To appeal to young professionals, AC chose on-trend luxe materials and finishes. He put in brass hardware that pops against the deep-blue kitchen cabinets. The cabinets weren’t originally this color, but AC knew that simply painting this rich hue would drastically change the look of the space. He was right. It went from drab to sophisticated.

He also made other smart paint choices. He brought the stair railing up-to-date with a new coat of paint and gave one of the bedrooms a masculine dark-blue accent wall. The bathroom was refreshed as well, adding interest with gray walls instead of plain white. 

upgraded bathroom sink in rental property

Creating a second bedroom

A lot of the renovation was more behind-the-scenes.

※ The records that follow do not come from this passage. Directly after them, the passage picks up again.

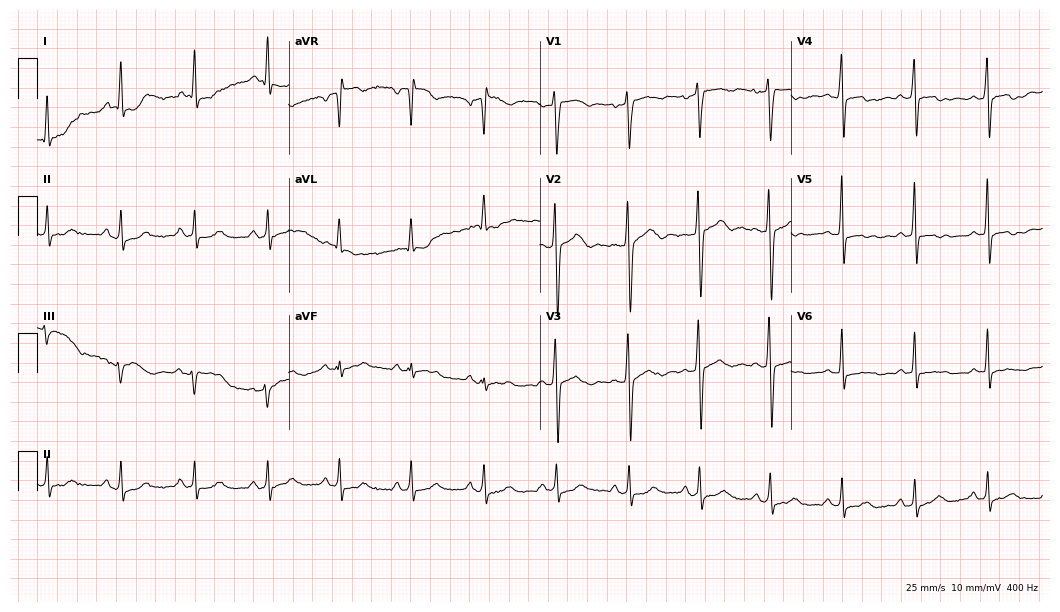
Standard 12-lead ECG recorded from a 49-year-old woman (10.2-second recording at 400 Hz). None of these six findings is recorded: first-degree AV block, right bundle branch block (RBBB), left bundle branch block (LBBB), sinus bradycardia, atrial fibrillation (AF), sinus tachycardia. Other findings, if any, are not listed.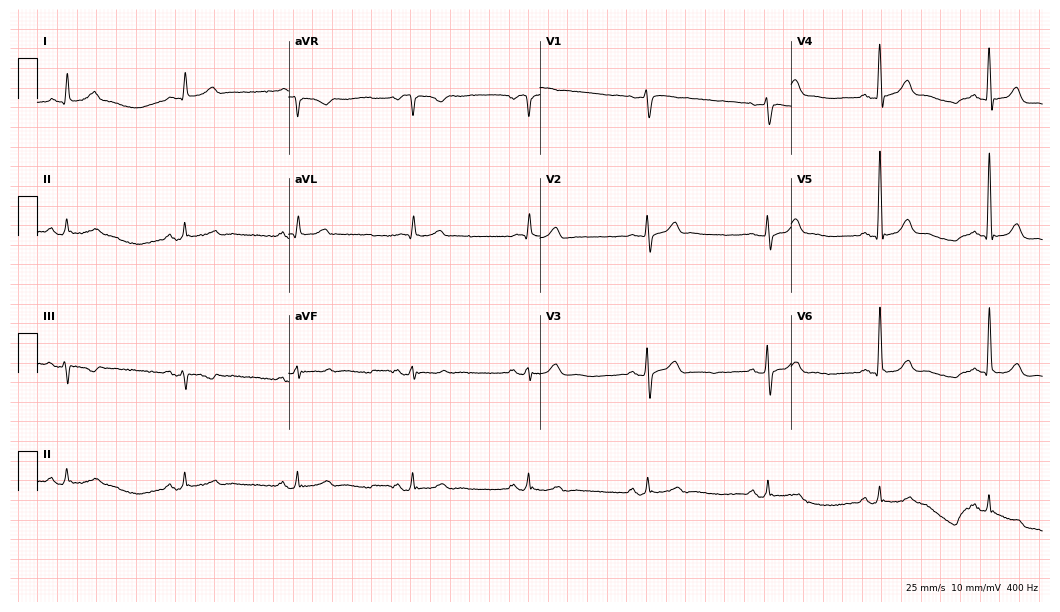
12-lead ECG from a 68-year-old male patient. Recorded interpretation: within normal limits.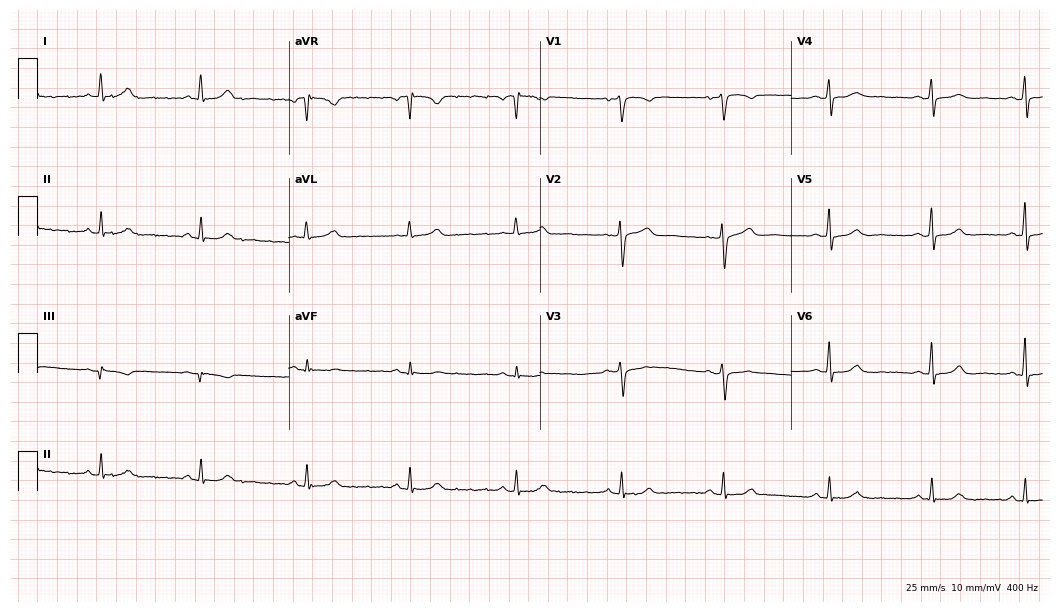
Resting 12-lead electrocardiogram. Patient: a female, 59 years old. Read as a normal ECG.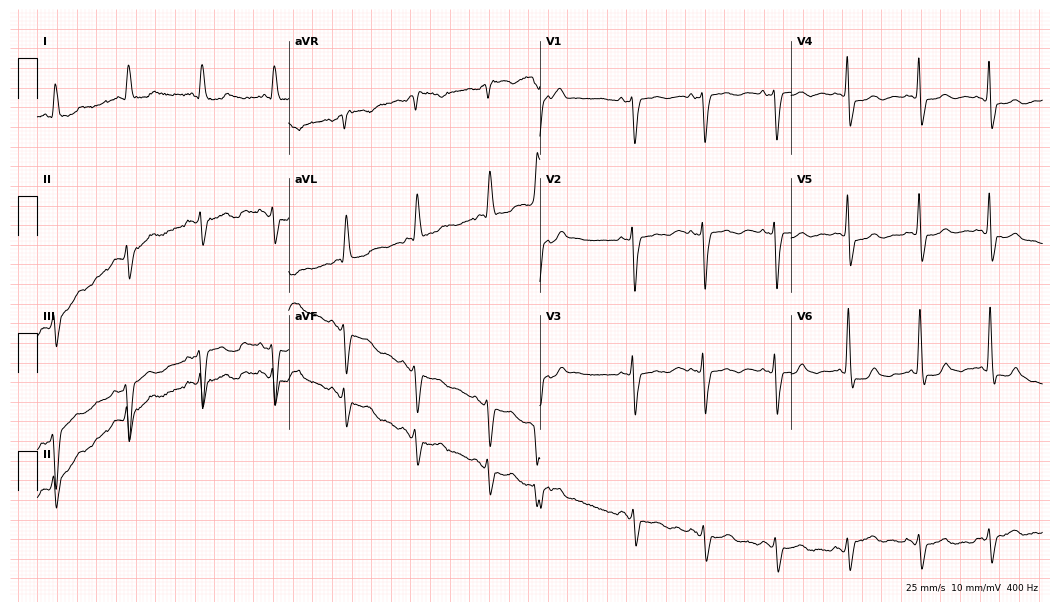
12-lead ECG from an 84-year-old female patient. No first-degree AV block, right bundle branch block, left bundle branch block, sinus bradycardia, atrial fibrillation or sinus tachycardia recorded for this tracing. Only these six findings were labelled.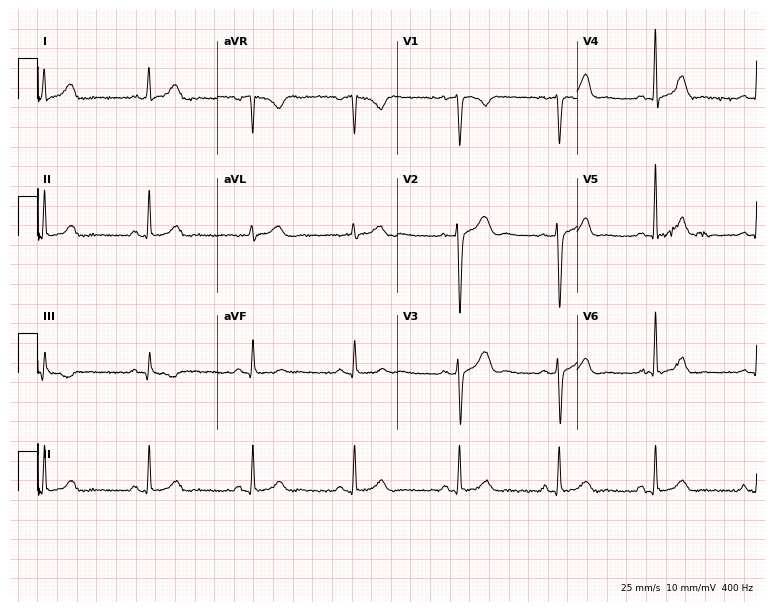
12-lead ECG from a 29-year-old woman. Recorded interpretation: within normal limits.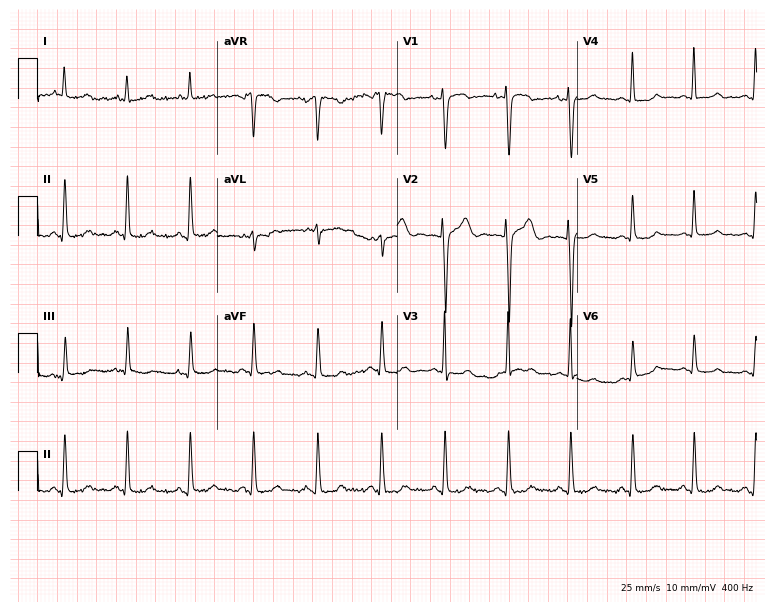
Standard 12-lead ECG recorded from a 28-year-old female. None of these six findings is recorded: first-degree AV block, right bundle branch block, left bundle branch block, sinus bradycardia, atrial fibrillation, sinus tachycardia.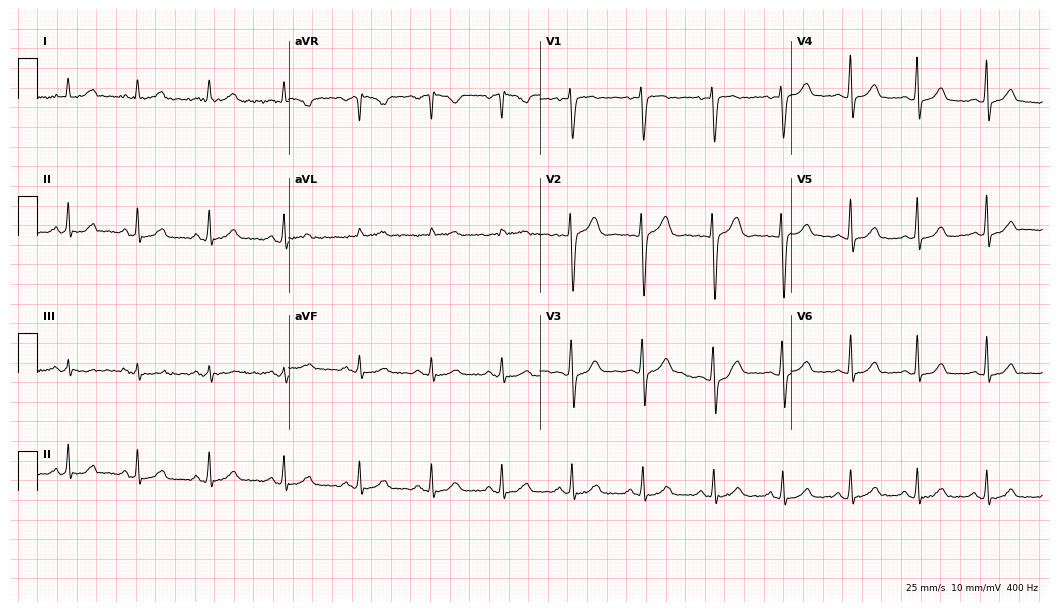
12-lead ECG (10.2-second recording at 400 Hz) from a woman, 32 years old. Labelled as a normal ECG.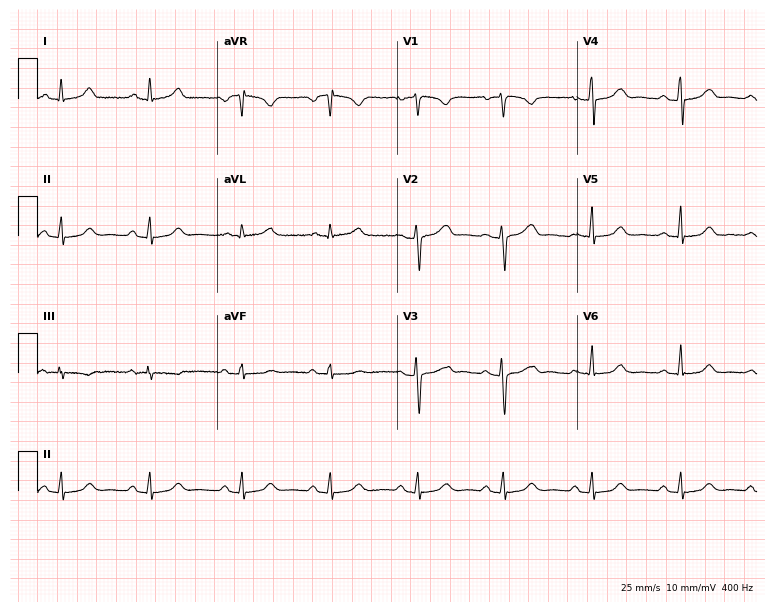
ECG — a 21-year-old female patient. Labelled as a normal ECG.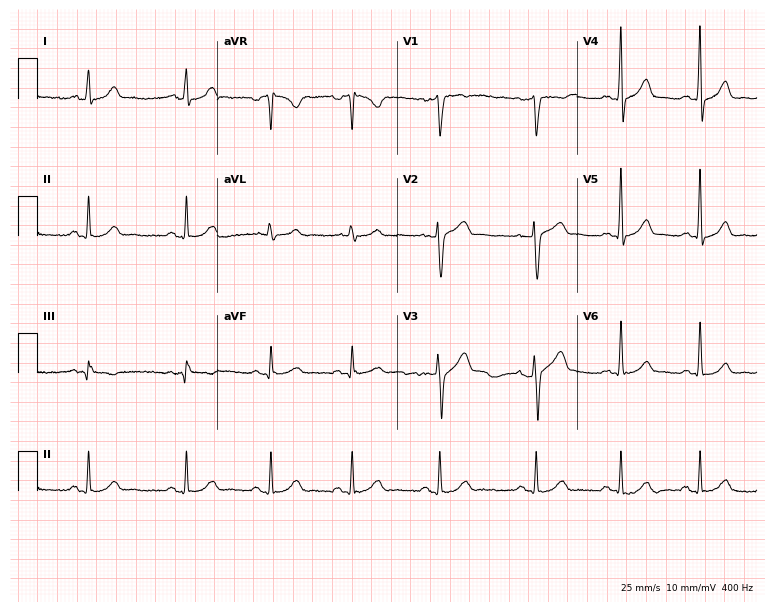
12-lead ECG from a 27-year-old man (7.3-second recording at 400 Hz). Recorded interpretation: within normal limits.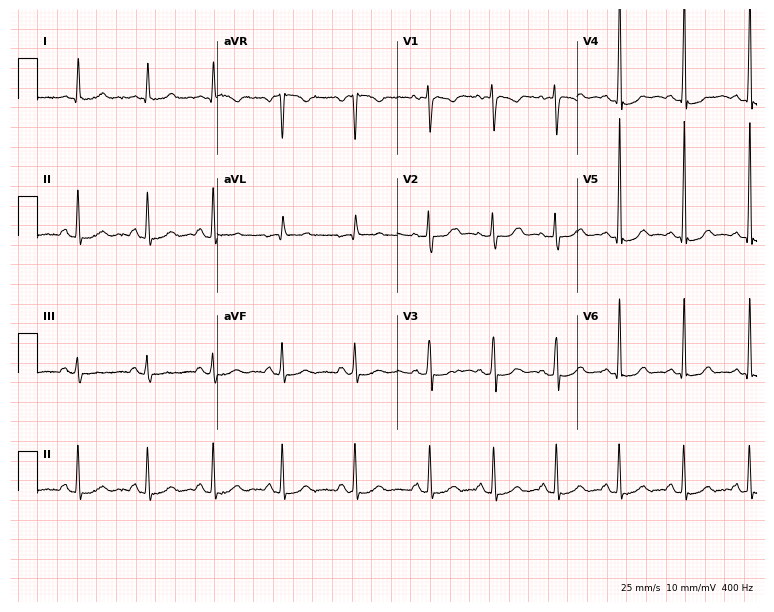
12-lead ECG (7.3-second recording at 400 Hz) from a 32-year-old woman. Screened for six findings — first-degree AV block, right bundle branch block, left bundle branch block, sinus bradycardia, atrial fibrillation, sinus tachycardia — none is recorded.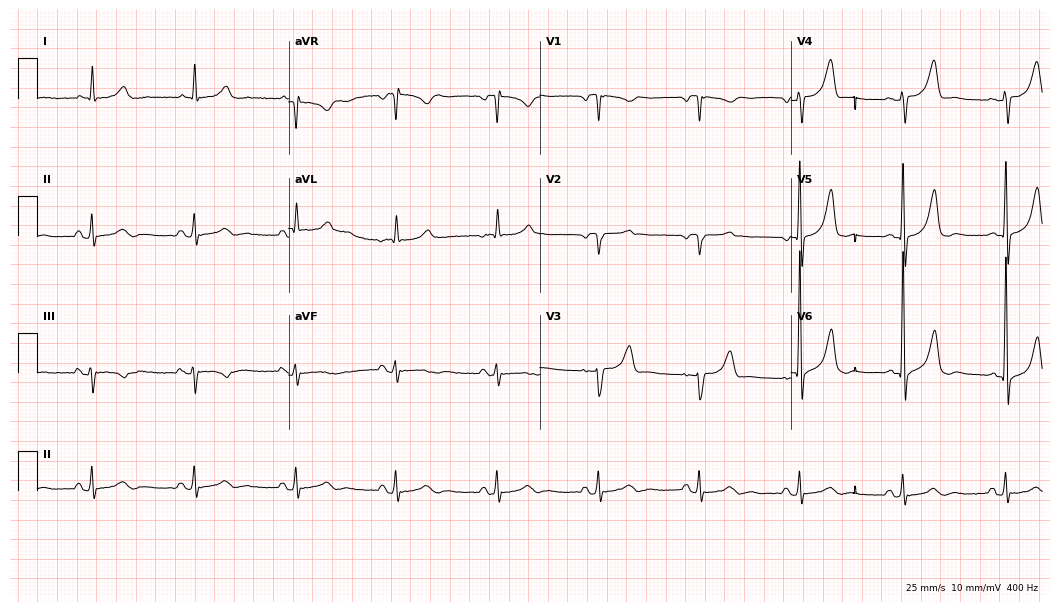
Standard 12-lead ECG recorded from a man, 72 years old (10.2-second recording at 400 Hz). None of these six findings is recorded: first-degree AV block, right bundle branch block (RBBB), left bundle branch block (LBBB), sinus bradycardia, atrial fibrillation (AF), sinus tachycardia. Other findings, if any, are not listed.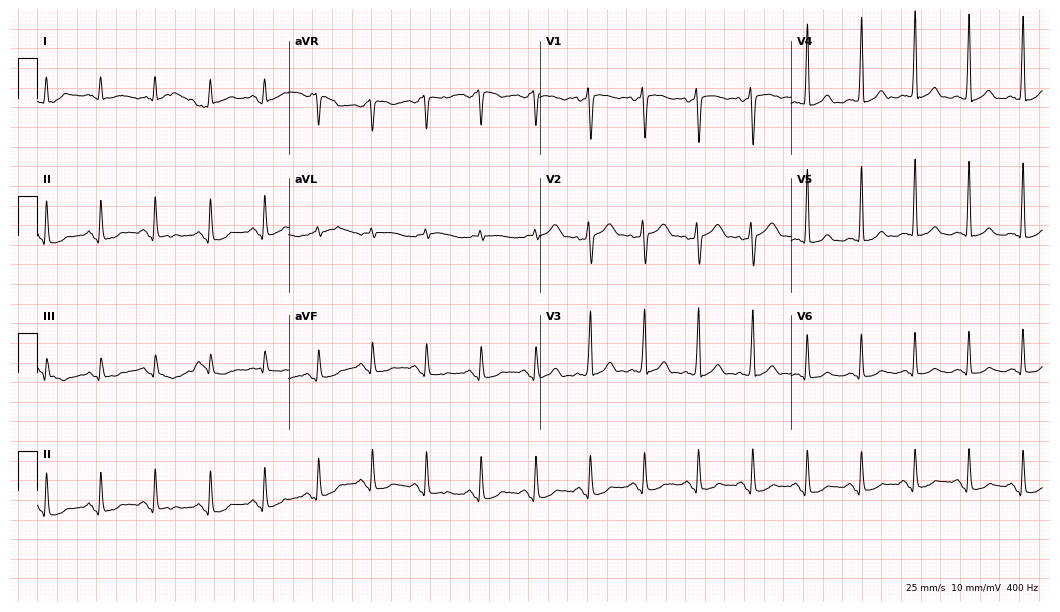
Resting 12-lead electrocardiogram (10.2-second recording at 400 Hz). Patient: a 36-year-old male. The tracing shows sinus tachycardia (a sinus rate of 100 beats per minute or more).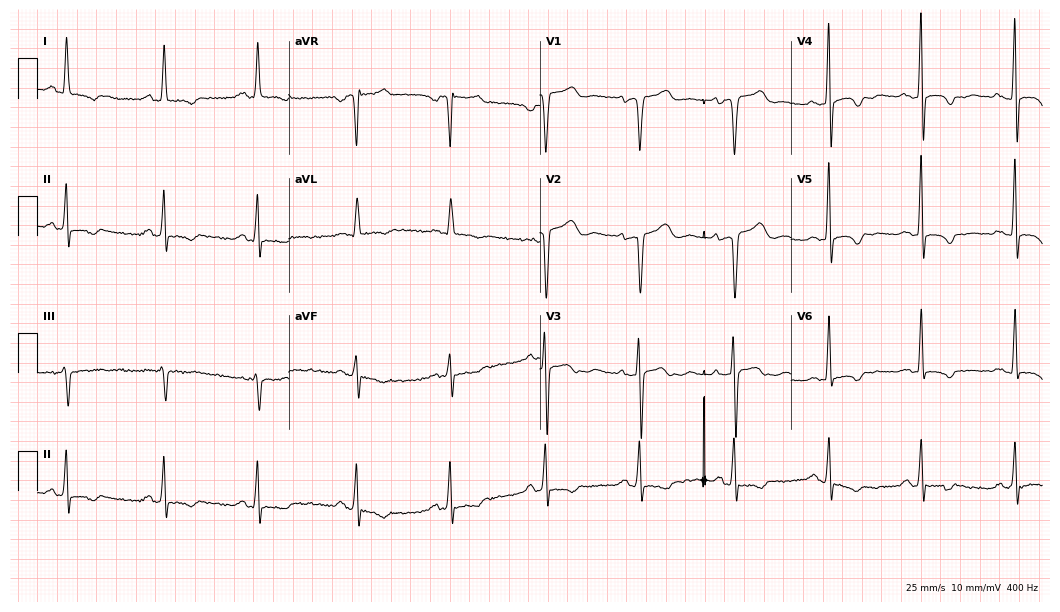
Standard 12-lead ECG recorded from a female, 55 years old. None of these six findings is recorded: first-degree AV block, right bundle branch block, left bundle branch block, sinus bradycardia, atrial fibrillation, sinus tachycardia. Other findings, if any, are not listed.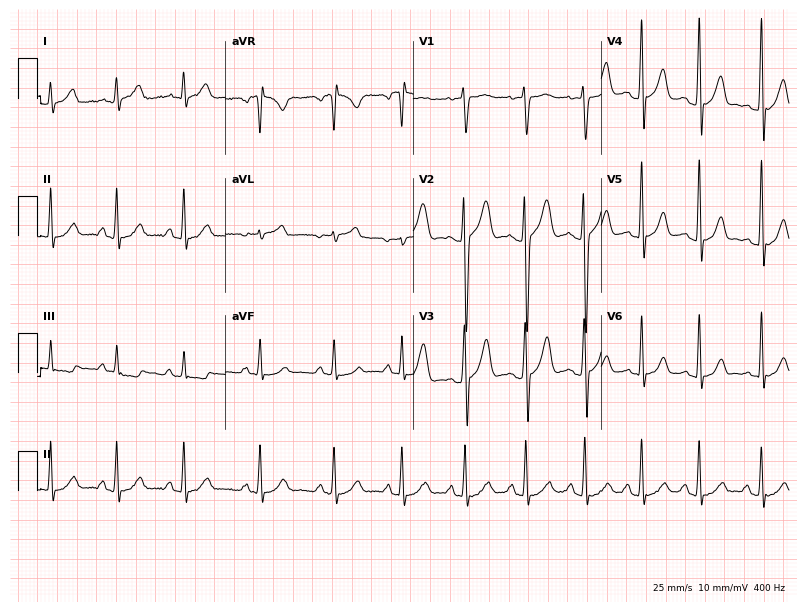
Electrocardiogram, a 17-year-old male patient. Overall reading on record: normal ECG.

The newly-enclosed bedroom required the electrical to be rewired and recessed lighting was added. They also changed the narrow hallway into a more useful space by configuring it as a small office area. 

AC’s advice to those thinking of renovation? “Just to be realistic,” he says. “With little changes, you can make a big impact.”

Thank you, AC, for sharing the results of your rental property upgrade.

Style Finds: Paint: Farrow & Ball. Kitchen hardware: CB2.

Check out another inspiring loft renovation.

Sweeten handpicks the best general contractors to match each project’s location, budget, scope, and style. Follow the blog, Sweeten Stories, for renovation ideas and inspiration and when you’re ready to renovate, start your renovation with Sweeten.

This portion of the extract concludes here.